For a normal healthy adult, the effects of sleep deprivation are debilitating. For someone with Meniere’s disease, sleep deprivation can prevent all progress in your treatment. It’s important to understand that our body does not treat sleep like a bank. You can’t save up sleep and try to go for days without it. You also can’t “overdraft” without consequences, getting less sleep during the week, and expecting just to make it up on the weekends. To receive the benefits that sleep can provide for your health and recovery, you have to make an effort to get quality sleep as much as possible. If you don’t, you will end up paying the price, whether you realize it or not.

Chronic sleep deprivation affects almost every system in your body, directly or indirectly. In the short term, it will: depress your immune system, increase levels of inflammation throughout your body, decrease your ability to handle stress, increase your overall stress load, and reduce your cognitive abilities, alertness, and memory, even after just one night of poor sleep. In the long term, the effects of chronic sleep deprivation are even worse: high blood pressure, higher risk of heart attack and heart failure, higher risk of stroke, obesity, mental health issues such as anxiety disorders and depression, attention disorders such as ADD, a decrease in emotional intelligence, and an overall decrease in quality of life.

If I don’t get enough sleep for several days in a row, my health starts to break down, and my Meniere’s symptoms flare up big time. Sleep deprivation triggers a terrible cascade of negative consequences that can all be avoided by simply taking steps to improve the quality of your sleep. There are many great techniques that will all contribute towards getting you the best night sleep possible.

10 Ways to Get Better Sleep Starting Tonight:

1. Set your alarm for the perfect amount of sleep:

When we sleep, we pass through repeating 90-minute sleep cycles. Each cycle consists of a period of physically restorative deep sleep, psychologically restorative REM sleep, and a transition period of light sleep. If you find that you often feel tired when you wake up, after a full night sleep, try this simple trick. Set your alarm to wake you after 7.5 hours or 9 hours of sleep, instead of the “standard 8 hours”. This corresponds to five or six complete sleep cycles. If you wake up in the middle of a sleep cycle, you may be groggier than usual. This simple change prevents that.

2. Go to bed and wake up at the same time every day:

Keeping regular sleep hours will help you to get consistently better sleep. If you are going to bed and waking up and different times every day, it can create a state similar to jet lag and prevent you from getting the deep restorative sleep you need to be able to heal.

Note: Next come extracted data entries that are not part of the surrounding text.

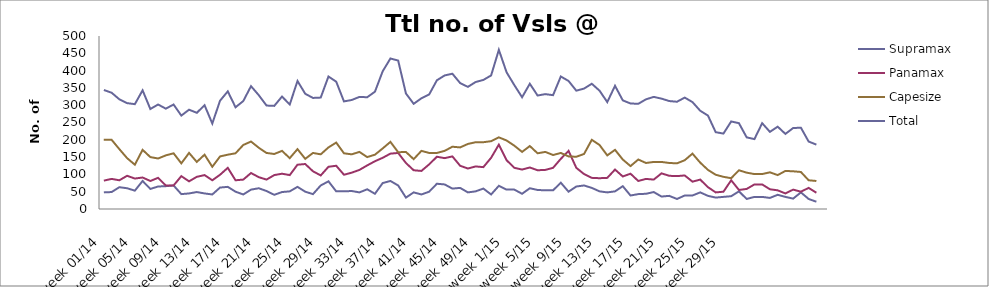
| Category | Supramax | Panamax | Capesize | Total |
|---|---|---|---|---|
| week 01/14 | 48 | 82 | 200 | 344 |
| week 02/14 | 49 | 87 | 200 | 336 |
| week 03/14 | 63 | 83 | 173 | 317 |
| week 04/14 | 60 | 96 | 147 | 306 |
| week 05/14 | 53 | 88 | 128 | 303 |
| week 06/14 | 81 | 91 | 171 | 343 |
| week 07/14 | 58 | 81 | 150 | 289 |
| week 08/14 | 65 | 90 | 146 | 302 |
| week 09/14 | 66 | 68 | 155 | 290 |
| week 10/14 | 68 | 68 | 161 | 302 |
| week 11/14 | 43 | 95 | 132 | 270 |
| week 12/14 | 45 | 80 | 162 | 287 |
| week 13/14 | 49 | 93 | 136 | 278 |
| week 14/14 | 45 | 98 | 157 | 300 |
| week 15/14 | 42 | 83 | 122 | 247 |
| week 16/14 | 62 | 99 | 152 | 313 |
| week 17/14 | 64 | 119 | 157 | 340 |
| week 18/14 | 50 | 83 | 161 | 294 |
| week 19/14 | 42 | 85 | 185 | 312 |
| week 20/14 | 56 | 104 | 195 | 355 |
| week 21/14 | 60 | 92 | 177 | 329 |
| week 22/14 | 52 | 85 | 162 | 299 |
| week 23/14 | 41 | 98 | 159 | 298 |
| week 24/14 | 49 | 102 | 168 | 325 |
| week 25/14 | 51 | 98 | 147 | 302 |
| week 26/14 | 64 | 128 | 173 | 370 |
| week 27/14 | 50 | 130 | 145 | 333 |
| week 28/14 | 43 | 109 | 162 | 321 |
| week 29/14 | 68 | 97 | 158 | 322 |
| week 30/14 | 80 | 122 | 178 | 383 |
| week 31/14 | 51 | 125 | 192 | 368 |
| week 32/14 | 51 | 99 | 161 | 311 |
| week 33/14 | 52 | 105 | 158 | 315 |
| week 34/14 | 48 | 113 | 165 | 324 |
| week 35/14 | 57 | 126 | 150 | 323 |
| week 36/14 | 44 | 138 | 157 | 339 |
| week 37/14 | 75 | 148 | 175 | 398 |
| week 38/14 | 81 | 160 | 194 | 435 |
| week 39/14 | 68 | 162 | 164 | 429 |
| week 40/14 | 33 | 133 | 165 | 334 |
| week 41/14 | 48 | 112 | 144 | 304 |
| week 42/14 | 42 | 110 | 168 | 320 |
| week 43/14 | 50 | 129 | 162 | 331 |
| week 44/14 | 73 | 151 | 162 | 372 |
| week 45/14 | 71 | 147 | 168 | 386 |
| week 46/14 | 59 | 152 | 180 | 391 |
| week 47/14 | 61 | 125 | 178 | 364 |
| week 48/14 | 48 | 117 | 188 | 353 |
| week 49/14 | 51 | 123 | 193 | 367 |
| week 50/14 | 59 | 121 | 193 | 373 |
| week 51/14 | 42 | 148 | 196 | 386 |
| week 52/14 | 67 | 186 | 207 | 460 |
| week 1/15 | 56 | 141 | 198 | 395 |
| week 2/15 | 56 | 119 | 183 | 358 |
| week 3/15 | 44 | 114 | 165 | 323 |
| week 4/15 | 60 | 120 | 182 | 362 |
| week 5/15 | 55 | 112 | 161 | 328 |
| week 6/15 | 54 | 113 | 165 | 332 |
| week 7/15 | 54 | 119 | 156 | 329 |
| week 8/15 | 76 | 145 | 162 | 383 |
| week 9/15 | 50 | 168 | 152 | 370 |
| week 10/15 | 65 | 119 | 151 | 342 |
| week 11/15 | 68 | 101 | 159 | 348 |
| week 12/15 | 61 | 90 | 200 | 362 |
| week 13/15 | 51 | 89 | 185 | 342 |
| week 14/15 | 48 | 90 | 155 | 309 |
| week 15/15 | 51 | 114 | 171 | 356 |
| week 16/15 | 66 | 94 | 143 | 314 |
| week 17/15 | 39 | 102 | 124 | 305 |
| week 18/15 | 43 | 81 | 143 | 304 |
| week 19/15 | 44 | 87 | 133 | 317 |
| week 20/15 | 49 | 85 | 136 | 324 |
| week 21/15 | 36 | 103 | 136 | 319 |
| week 22/15 | 38 | 96 | 133 | 312 |
| week 23/15 | 29 | 95 | 132 | 310 |
| week 24/15 | 39 | 97 | 141 | 322 |
| week 25/15 | 39 | 79 | 160 | 309 |
| week 26/15 | 48 | 85 | 134 | 284 |
| week 27/15 | 38 | 63 | 113 | 270 |
| week 28/15 | 33 | 48 | 99 | 222 |
| week 29/15 | 35 | 50 | 93 | 218 |
| week 30/15 | 37 | 83 | 89 | 253 |
| week 31/15 | 51 | 55 | 112 | 248 |
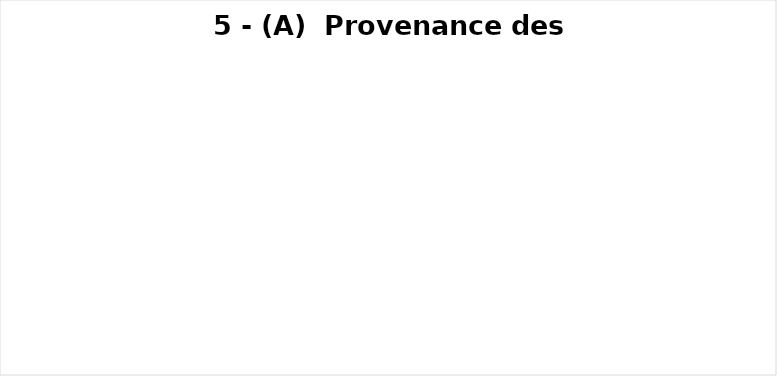
| Category | Series 0 |
|---|---|
| 0 | 0 |
| 1 | 0 |
| 2 | 0 |
| 3 | 0 |
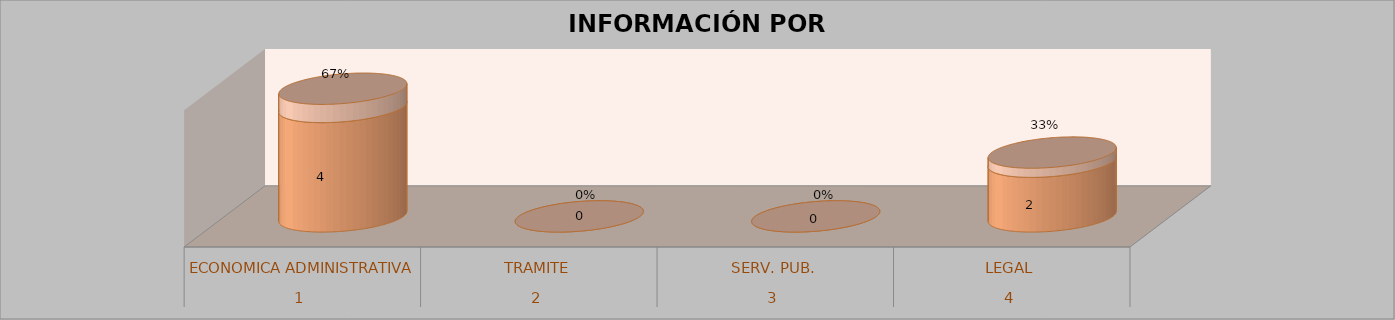
| Category | Series 0 | Series 1 | Series 2 | Series 3 |
|---|---|---|---|---|
| 0 |  |  | 4 | 0.667 |
| 1 |  |  | 0 | 0 |
| 2 |  |  | 0 | 0 |
| 3 |  |  | 2 | 0.333 |
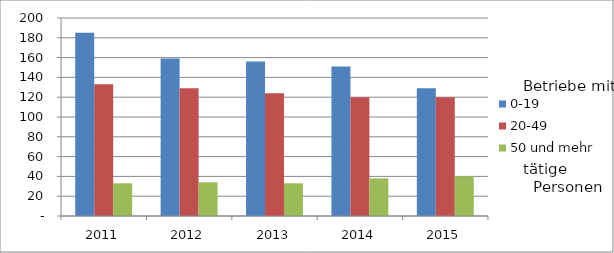
| Category | 0-19 | 20-49 | 50 und mehr |
|---|---|---|---|
| 2011.0 | 185 | 133 | 33 |
| 2012.0 | 159 | 129 | 34 |
| 2013.0 | 156 | 124 | 33 |
| 2014.0 | 151 | 120 | 38 |
| 2015.0 | 129 | 120 | 40 |

3. Turn off all screens 90 minutes before bedtime:

Our bodies maintain an internal day/night cycle known as the circadian rhythm. During the day, sunlight triggers our bodies to secrete day time hormones. At night, in the absence of sunlight, our brains secrete a hormone called melatonin. Melatonin production signals to our bodies that it’s night time, and time to get ready to go to sleep.

Unfortunately, the bright blue light spectrum emitted from our various screens mimics sunlight and causes our brain to shut down melatonin production. Watching TV or reading on your iPad before sleep can make it harder to fall asleep as well as degrade the quality of your sleep. To avoid this, there are several options. The best option is also the simplest; turn off all backlit screens 90 minutes before bedtime. Read a book instead or spend time with loved ones. This is your best way to ensure a good night sleep.

If this is not an option, you have some additional choices as well. The first is to get a pair of glasses that block the blue light spectrum. You can find glasses like this (or clip on lenses if you wear glasses) for very cheap or opt for more expensive options like the famous Blublocker brand. The final option is to install an app on your mobile devices and computer that will dim the screen and apply a red tinted filter that turns off most of the blue light spectrum. (F.Lux for Computers) (Twilight for Andriod Devices)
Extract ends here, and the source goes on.